TLC plates are made by mixing the adsorbent, such as silica gel, with a small amount of inert binder like calcium sulfate (gypsum) and water. This mixture is spread as a thick slurry on an inert carrier sheet, usually glass, thick aluminum foil, or plastic, and the resultant plate is dried and activated by heating in an oven. The thickness of the adsorbent layer is typically around 0.1–0.25 mm for analytical purposes and around 1–2 mm for preparative TLC.

[edit] Technique

The process is similar to paper chromatography with the advantage of faster runs, better separations, and the choice between different stationary phases. Because of its simplicity and speed TLC is often used for monitoring chemical reactions and for the qualitative analysis of reaction products.

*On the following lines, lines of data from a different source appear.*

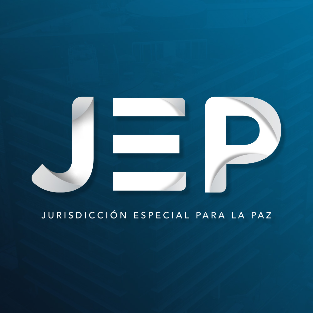 Jurisdicción Especial para la Paz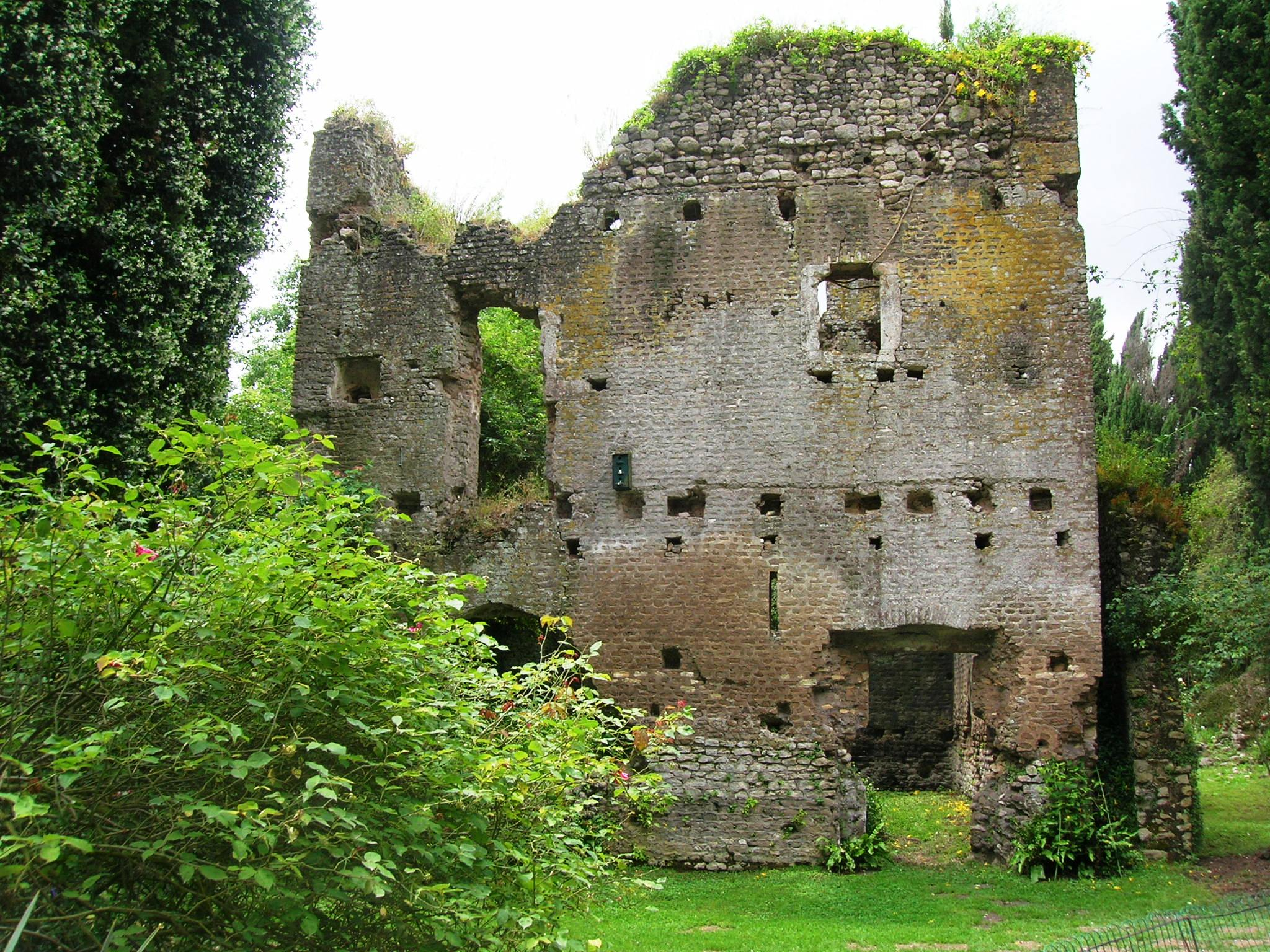 Rovine di un'antica abitazione di Ninfa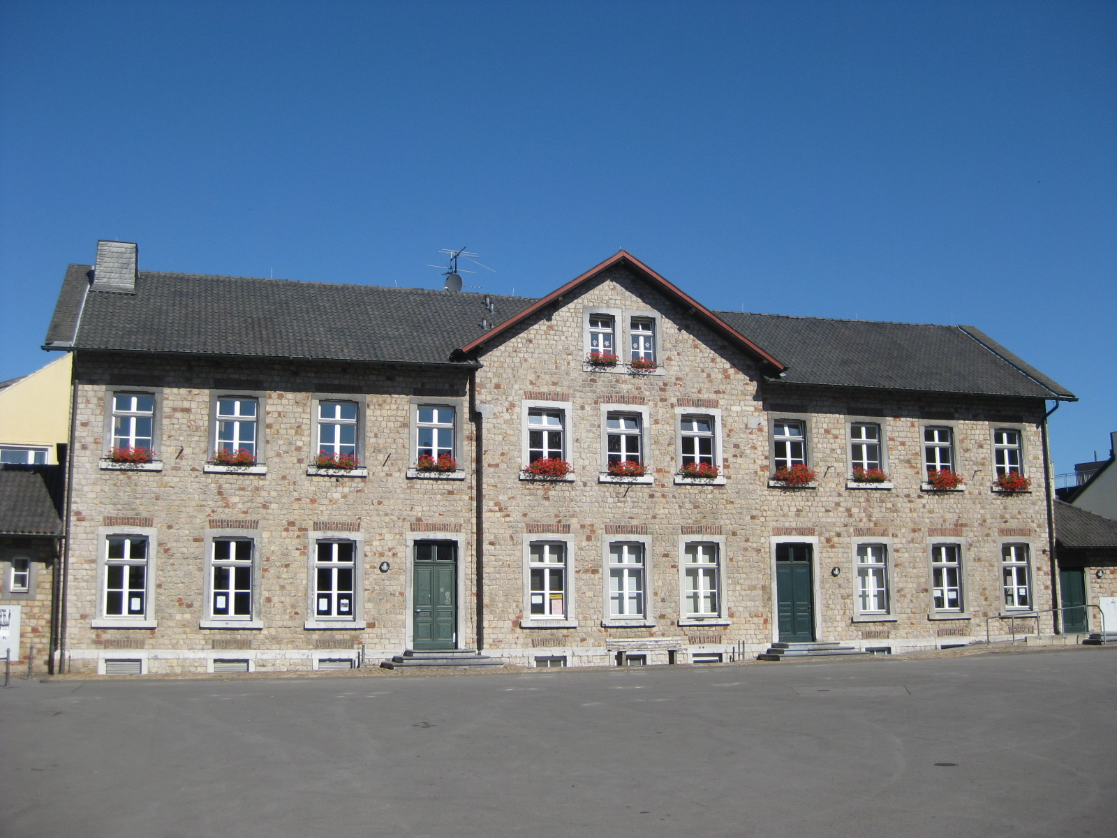 Bürgerhaus im Stolberger Stadtteil Büsbach

A small spot of solution containing the sample is applied to a plate, about one centimeter from the base. The plate is then dipped in to a suitable solvent, such as ethanol or water, and placed in a sealed container. The solvent moves up the plate by capillary action and meets the sample mixture, which is dissolved and is carried up the plate by the solvent. Different compounds in the sample mixture travel at different rates due to differences in solubility in the solvent, and due to differences in their attraction to the stationary phase. Results also vary depending on the solvent used. For example, if the solvent was a 90:10 mixture of hexane to ethyl acetate, then the solvent is more nonpolar than it is polar. This means that when analyzing the TLC, the nonpolar parts will move further up the plate. The polar compounds, in contrast, will not move as much. The reverse is true when using a solvent that is more polar than non-polar (10:90 hexane to ethyl acetate). With these solvents, the polar compounds will move higher up the plate, while the non-polar compounds will not move as much.

[edit] Analysis

As the chemicals being separated may be colourless, several methods exist to visualize the spots:

• Often a small amount of a fluorescent compound, usually Manganese-activated Zinc Silicate, is added to the adsorbent that allows the visualization of spots under a blacklight(UV₂₅₄). The adsorbent layer will thus fluoresce light green by itself, but spots of analyte quench this fluorescence.
• Iodine vapors are a general unspecific color reagent
• Specific color reagents exist into which the TLC plate is dipped or which are sprayed onto the plate

Once visible, the R_f value of each spot can be determined by dividing the distance travelled by the product by the total distance travelled by the solvent (the solvent front). These values depend on the solvent used, and the type of TLC plate, and are not physical constants.